What can I do to make the centrifuge gun design feasible? would changes need to made?

• This is basically an electric sling. Start thinking from there, not from a rifle. A rifle refers to weapons with rifled barrels that spin stabilize the projectiles, anyway. – Ville Niemi Sep 15 '16 at 5:08
• According to wikipedia this has been attempted. It seems the main issue is accuracy. There even exists a modern patent for such a gun. – Mike Nichols Sep 15 '16 at 5:43
• Mythbusters Proof of Concept : youtube.com/watch?v=YKhLgPyymfU – JonSG Sep 15 '16 at 19:49
• Your barrel will wear far too fast for it to be useful – nzaman Sep 16 '16 at 6:33
• @MikeNichols I did not see it before, but that patent is owned by the person /company that made the video I refer to in my answer below. So that patent is about as useful as a papier-maché aircraft carrier. – MichaelK Aug 31 '17 at 12:21

# No, it is not feasible

A few years ago, this hoax/scam video was making the rounds. I did the math on the claims.

In short: this thing — in order to live up to the claims in the video — has the power requirements of a nuclear powered warship

And then I did not even begin to look at things like gyro forces, vibrations, losses, sound, etc... I was only looking at the projectiles.

Problems with it:

• Recoil. There will be recoil. Sir Isaac Newton cannot be fooled. To be precise what you will have is an unbalanced flywheel that will vibrate violently.
• Enormous gyro forces. The velocities the flywheel must move at means you have a huge disk spinning at Ludicrous Speed. You cannot turn that, meaning you can only aim in one plane.
• Enormous centrifugal forces. What do you think happens when the enemy scores a hit on that flywheel and it shatters? That is right: a claymore mine exploding right in your face.
• Power requirements. Already mentioned.
• Long start-up. It takes time to spin up the flywheel to any usable speeds.
• Poor ballistics. Such a weapon requires spherical ammunition to work. Spheres have the worst ballistics of all kinds of ammunition, resulting in poor accuracy and short range.

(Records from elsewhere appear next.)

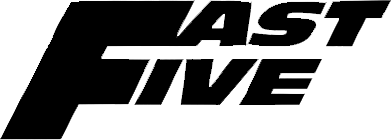 Logo The Fast and the Furious 5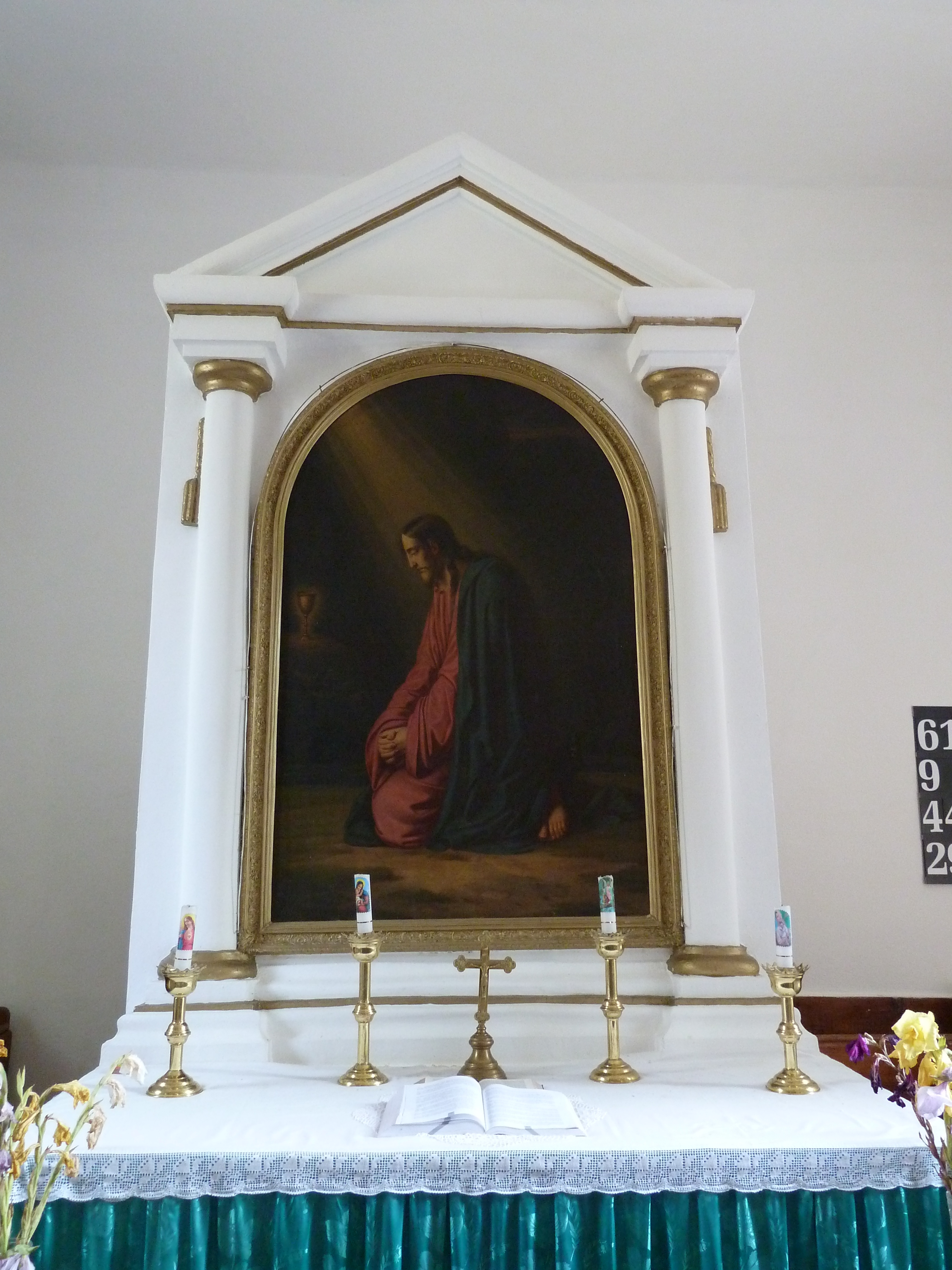 Bokor, evangélikus templom. A templom oltára. This is a photo of a monument in Hungary, Identifier: 6542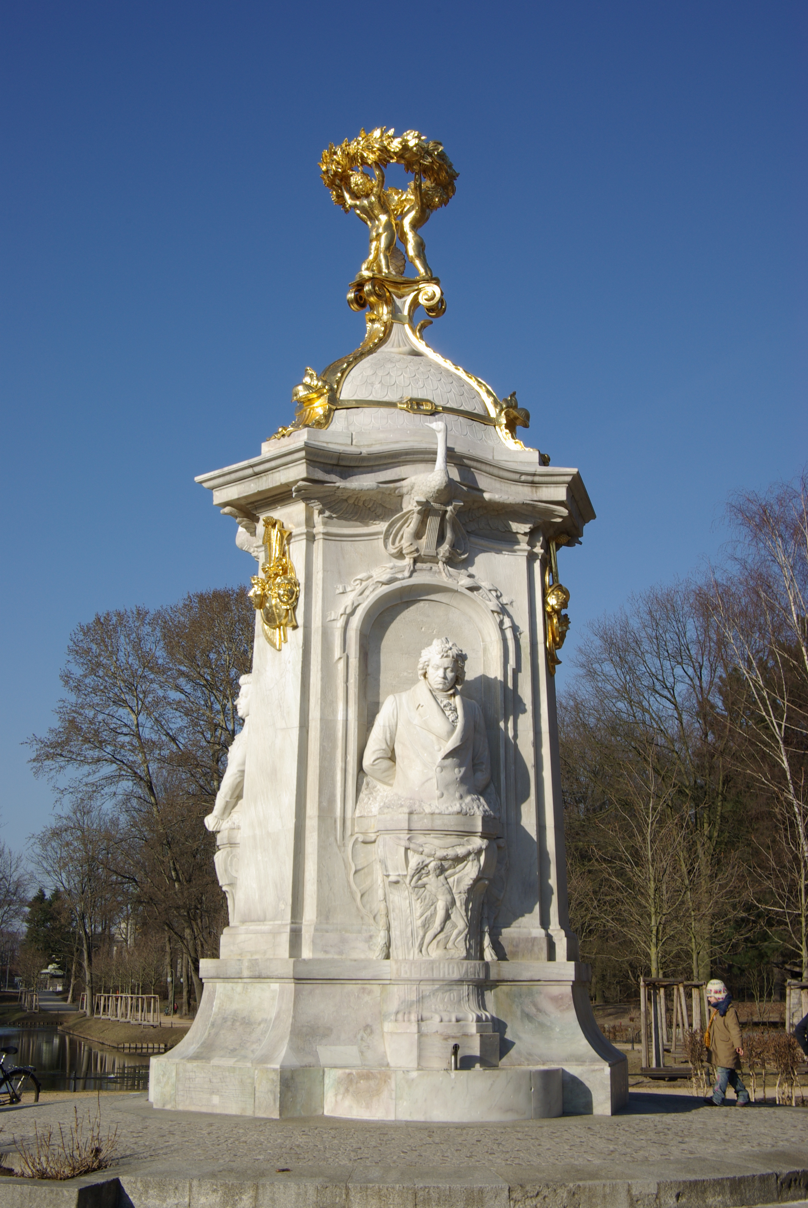 Berlin, Beethoven-Haydn-Mozart Denkmal in Tiergarten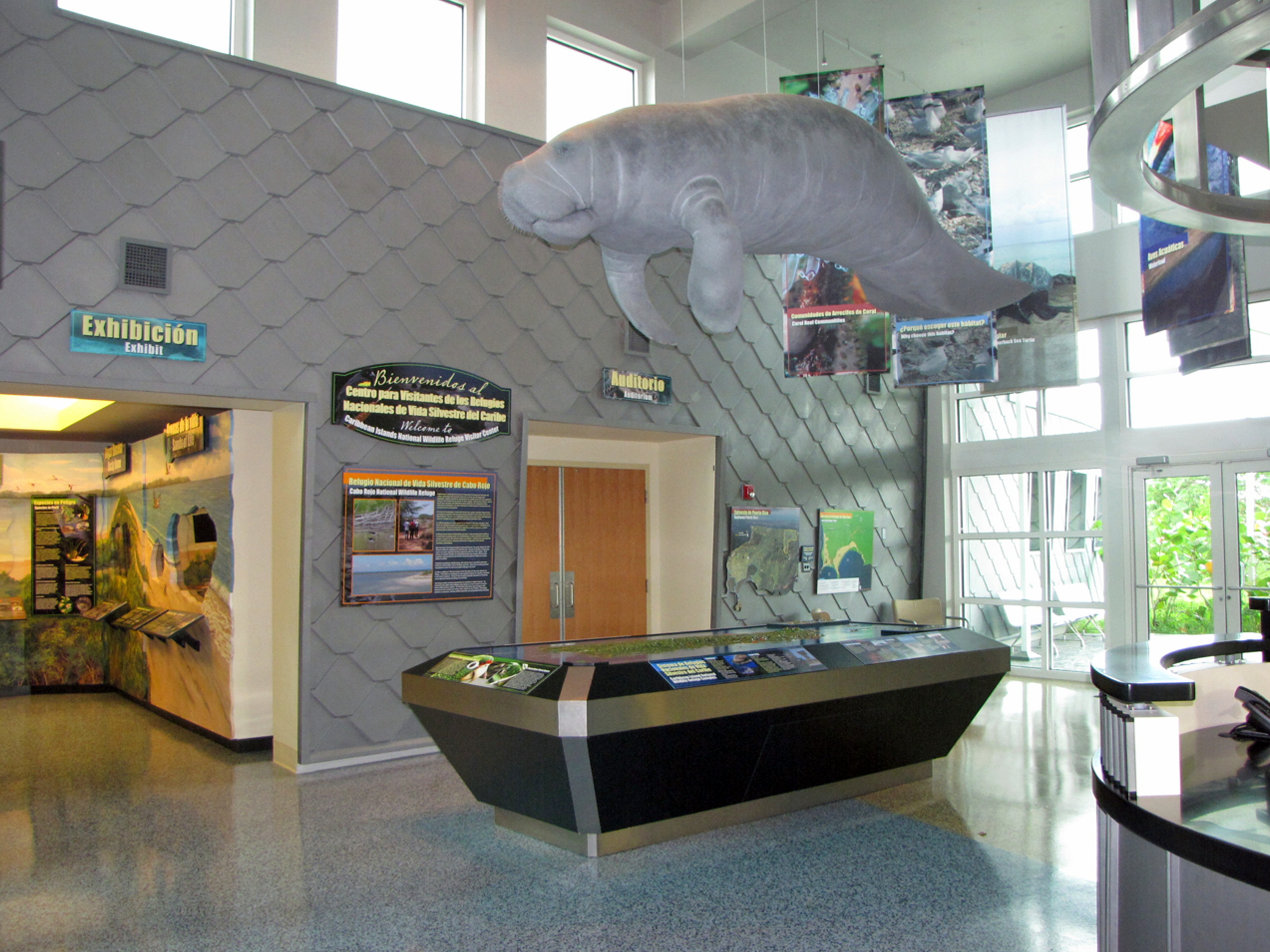 Recepción del Centro de Visitantes del Refugio de Aves y Vida Silvestre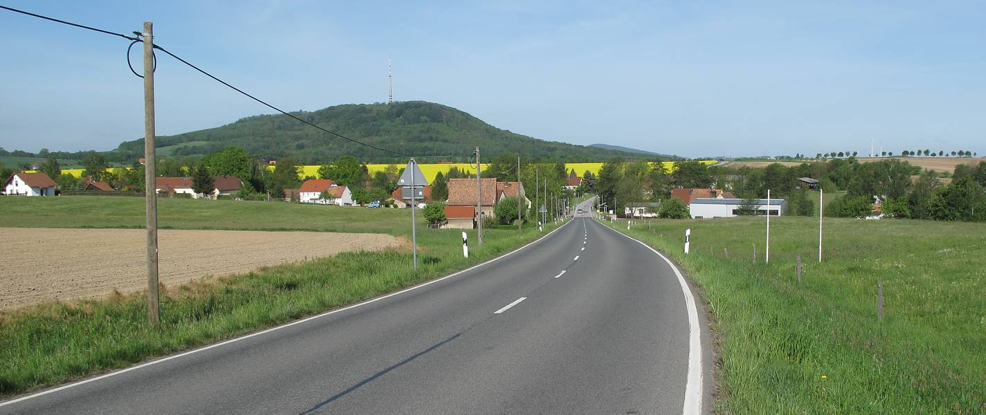 Rosenbach bei Löbau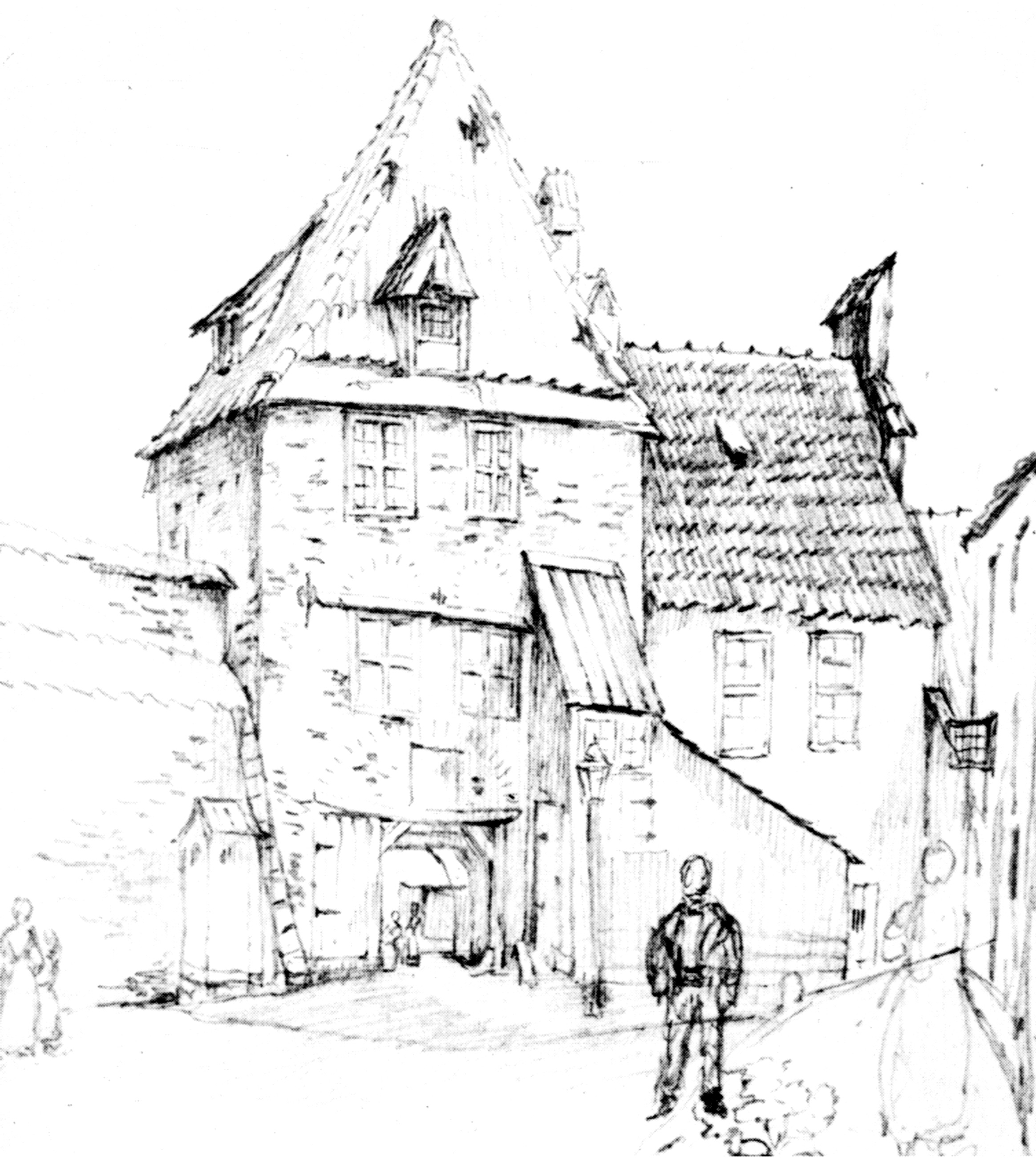 Der Glockengießerturm in Lübeck

So to answer your question, what do you need to make this feasible? Answer: You need to break the laws of physics. The centrifuge gun is a bad idea, not matter how you slice, dice or chop it.

• You could deal with the unbalanced flywheel by including 2 projectiles and releasing one forward and one backward at the same time. This would also help to deal with keeping Sir Isaac Newton happy... just don't stand behind someone shooting. A typical Ultracentrifuge has to deal with some of the other problems. A disintegrating Ultracentrifuge disk is apparently interesting to see and by "see" I mean watching the armored casing jump into the air a foot or so is interesting as told to me by someone who saw it happen in a lab. If you can see the disk when it blows you die. – Murphy Sep 15 '16 at 12:35
• @Murphy Yeah it will keep Newton happy. It will not keep whoever is behind the shooter happy, and that is slightly more important :D As for more examples of what happens the rapidly spinning things go to pieces, search for videos of "blade off test" or "blade release test". – MichaelK Sep 15 '16 at 13:09
• @Sky Oh yes, RPGs and recoil-less rifles have that danger. The Swedish Carl-Gustav for instance (84mm, big back-blast) has the following procedure: shooter calls "Shot coming!"; the loader locks back, checks behind them; loader calls "Clear behind!"; and only then can the shooter loose the shot. However(!)... the range of that back blast is 10-15 meters at the most, with the lethal area being only about 5 meters. A bullet on the other hand... – MichaelK Sep 16 '16 at 13:05
• not matter how you slice, dice or chop it. - or rather, no matter how it slices, dices or chops you. – walrus Sep 1 '17 at 10:55
• @walrus In Soviet Russia.... gun shoot you! :D – MichaelK Sep 1 '17 at 10:59

You'll also have to factor in the gyroscopic forces of a rotating barrel. If you've ever played with spinning a bicycle wheel, you'll know that it resists leaving it's current axis of spin. This would make aiming the thing somewhat tricky.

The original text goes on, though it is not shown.